Here usus has to be understood in opposition to dominium. Dominium refers to full and absolute ownership. Usus, however, is what dominium is not, and refers the right to use or enjoy a thing but without altering its nature, because the user is not an owner. In this sense, any act of environmental protection, administration, or enjoyment, insofar as it does not alter the nature of thing itself (res) but only what the thing produces (fructus), as well as temporary or permanent possessio in its more general sense, is a part of usus. So usus excludes only those acts that imply an absolute ownership over the earth (dominium), i.e. acts of disposal (habere), and, of course, of abuse (abusus). The construction of an atom bomb, for instance, is a clear act of abusive disposal, not of use of the earth.

Usus of the earth means that humanity has the rights (and derivative duties) to long-term use (usus in the strictest sense), full enjoyment (fructus) and complete possession (possessio) of the planet, but not to alienation (habere), let alone destruction. The necessary distribution of the land between and among political communities is not by way of absolute ownership or absolute sovereignty, but by way of usus.

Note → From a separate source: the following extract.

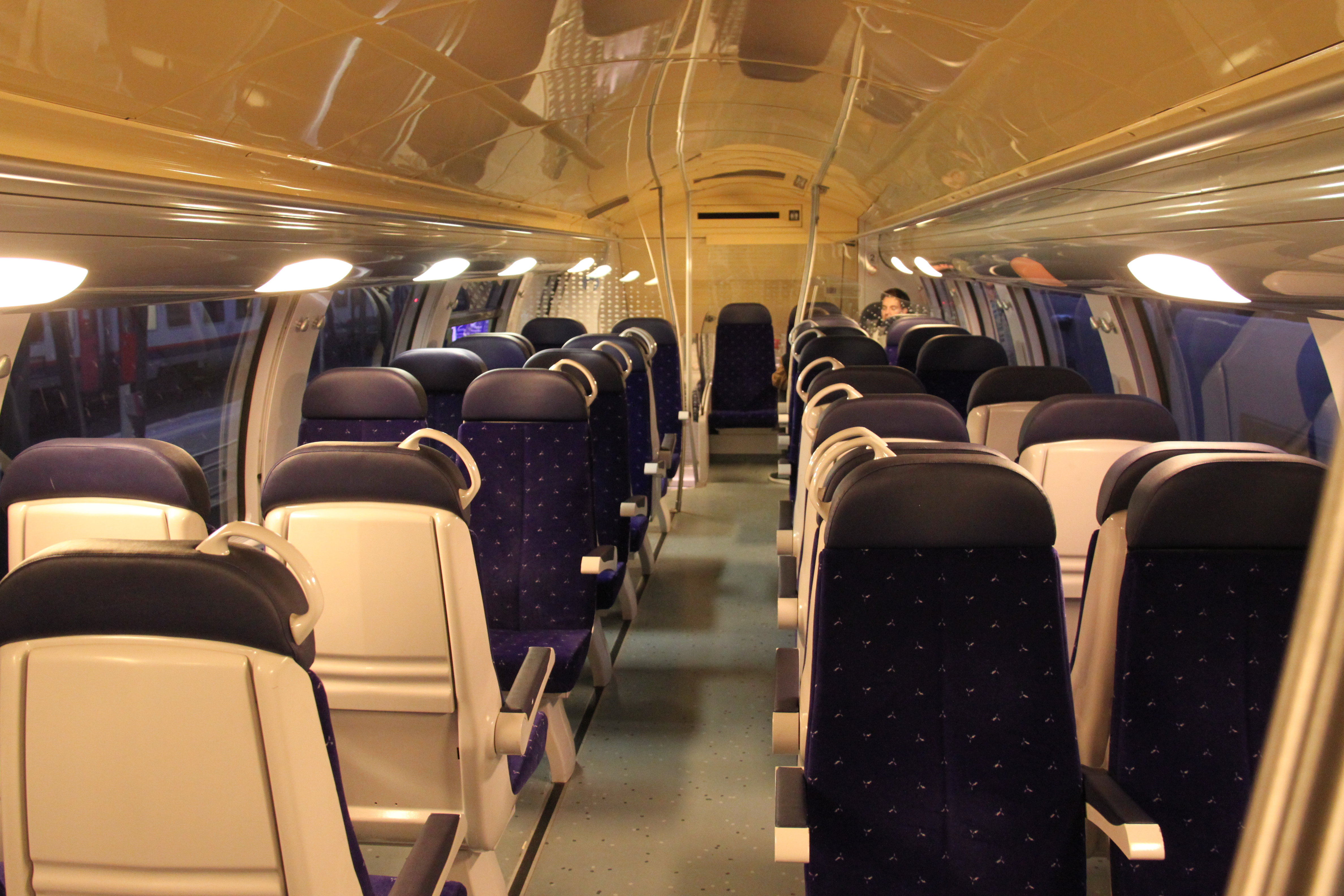 Interieur tweede klasse van een 2200 van de CFL.

Why is this so? Firstly, humanity is so dependent upon the earth that it could not survive apart from it. Thus, humanity does not have disposal capacities over the earth. Nor is alienation possible since there would be no counterpart to humanity to receive the alienated good. Secondly, the earth as a unified whole is indivisible. This is so because a potential division of the earth into different spheres of absolute ownership or full sovereignty would alter substantially the very nature of the earth at least from a legal perspective. Absolute co-ownership, on the contrary demands the faculty of disposal and alienation. Indeed, a co-owner without the capacity to alienate his part of a commonly owned item would not be a true absolute owner.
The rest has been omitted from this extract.